Village and civil parish in North Yorkshire, England

Downholme is a village and civil parish in North Yorkshire, England. It is situated approximately 4 mi west from the market town of Richmond and 16 mi west from the county town of Northallerton. The village lies close to the edge of the Yorkshire Dales. The population as taken in the ONS Census of 2011 was less than 100, so details are included in the parish of Hudswell. In 2015, North Yorkshire County Council estimated the population of the village to be 50.

==History==

The village is mentioned in the Domesday Book as "Dune" with the manor belonging to Count Alan of Brittany. The lordship of the manor was granted by the Count to Gospatric, son of Arnketil around the time of the Norman Conquest.

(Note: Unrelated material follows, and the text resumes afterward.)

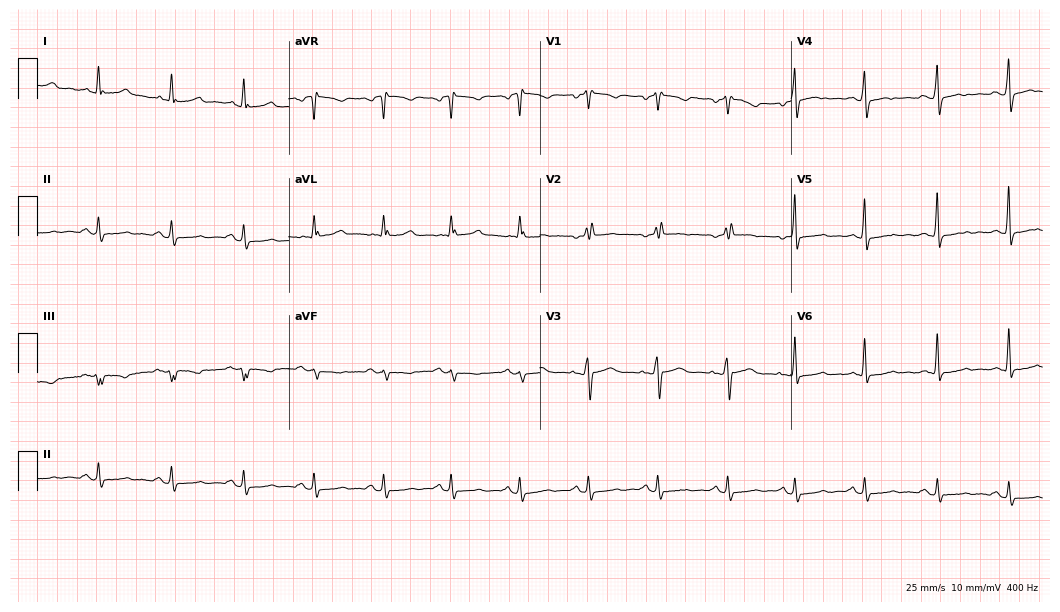
12-lead ECG from a female patient, 42 years old (10.2-second recording at 400 Hz). No first-degree AV block, right bundle branch block, left bundle branch block, sinus bradycardia, atrial fibrillation or sinus tachycardia recorded for this tracing.

There were two ploughlands with a taxable value of 3 geld units. The manor came into the possession of Thomas de Richeburg before passing to the Leyburn family around 1184. Over the following years they granted the manor piecemeal to the abbey of St Agatha at Easby. The abbey then granted the manor lands to the Cleasby family by the middle of the 13th century. Around 1314, the Cleasby's passed the manor on to the Scrope family of Castle Bolton.

The etymology of the name is derived from the Old English word dūn meaning hill. As can be seen from the Domesday Book entry, the suffix of -holme, Old English holegn for holly, was added a later date.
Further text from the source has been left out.